Monday, March 12, 2012

Darkness & Light (1)

In the spring of 1994, shortly after starting to look into the teaching of FM Alexander, I had to make the dreaded visa renewal trip, subjecting myself to all kinds of indignity at the hands of people who I sometimes felt to be racist bureaucrats. On this occasion, I was living in Bushi, in Saitama Prefecture, and noticed that the immigration office lay at the end of a long route that I could easily cycle, along the side of the river. I remember it as one of the happiest days that I spent during my 13 year stretch in Japan. Most of the way there and back I found myself singing the old Johnny Nash song I Can See Clearly Now.
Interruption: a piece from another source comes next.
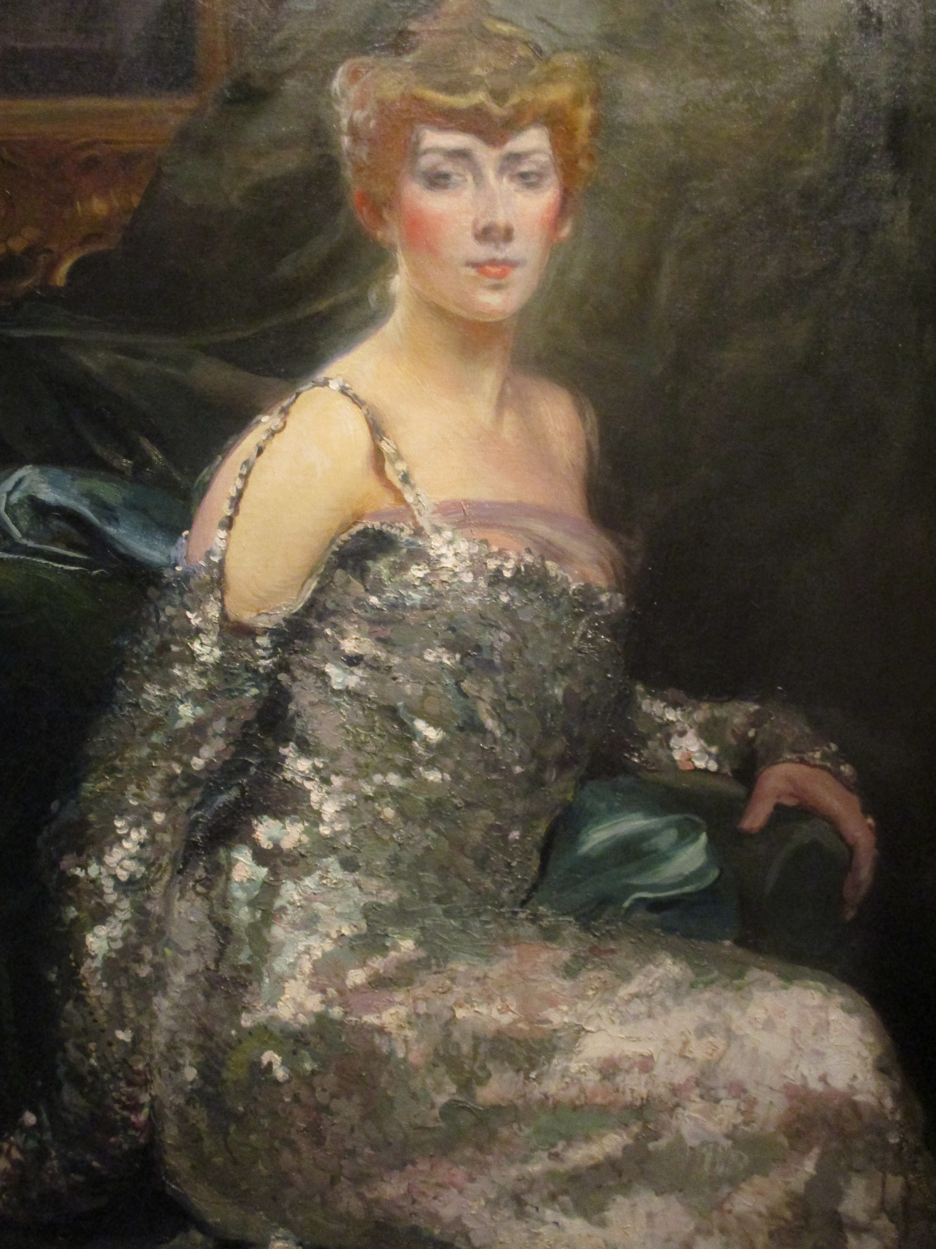 Albert Besnard, Portrait de la comtesse Maurice Pillet-Will, née Isabelle de Comminges (1874-1953), collection Lucile Audouy.
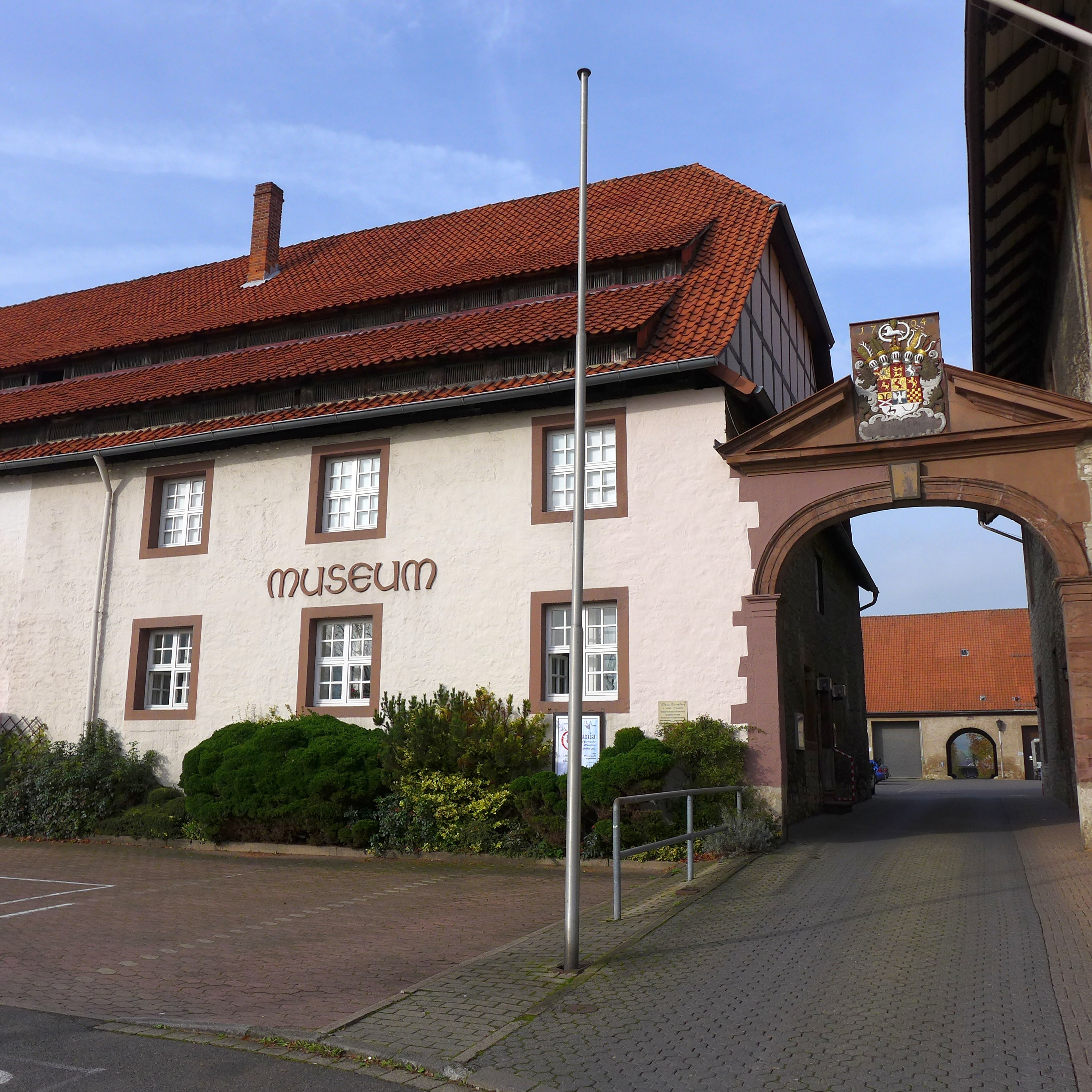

"Here is the rainbow I've been praying for."

The song pretty much summed up how I felt at that time, as I cycled merrily along.

"I can see all obstacles in my way."
Ha! How reliable were my feelings?

"Gone are the dark clouds that had me blind."
Oh really?

For he saw that in Nanda the seed of liberation, which is wisdom, was tenuous; while the fog of the afflictions was terribly thick; 9.15


This morning in the middle of my sitting, the neighbour's dog started yapping. I observed my habitual reaction to an auditory stimulus that I perceive to be a noxious one. Enemy number one, in my pantheon of auditory enemies, are low-flying light aircraft, closely followed by Mme Pickard's unnecessarily large flock of cockerels, but incessantly barking dogs are also somewhere up there in the top ten.

For through an illusory fixed conception one is bound to an object; Seeing that very same object as it really is, one is set free. 13.51

On seeing one and the same form this man is enamoured, that man is disgusted; Somebody else remains in the middle; while yet another feels thereto a human warmth. 13.52

Thus, an object is not the cause of bondage or of liberation; It is due to peculiar fixed conceptions that attachment arises or does not. 13.53

My habitual reaction to an auditory stimulus is darkness itself, unconsciousness itself. And the antidote to this darkness is simply light itself, consciousness itself.

"Say no to the desire to be right. Let the neck be free, to let the head go forward and up, to let the spine lengthen and the back widen, while sending the knees forwards and away."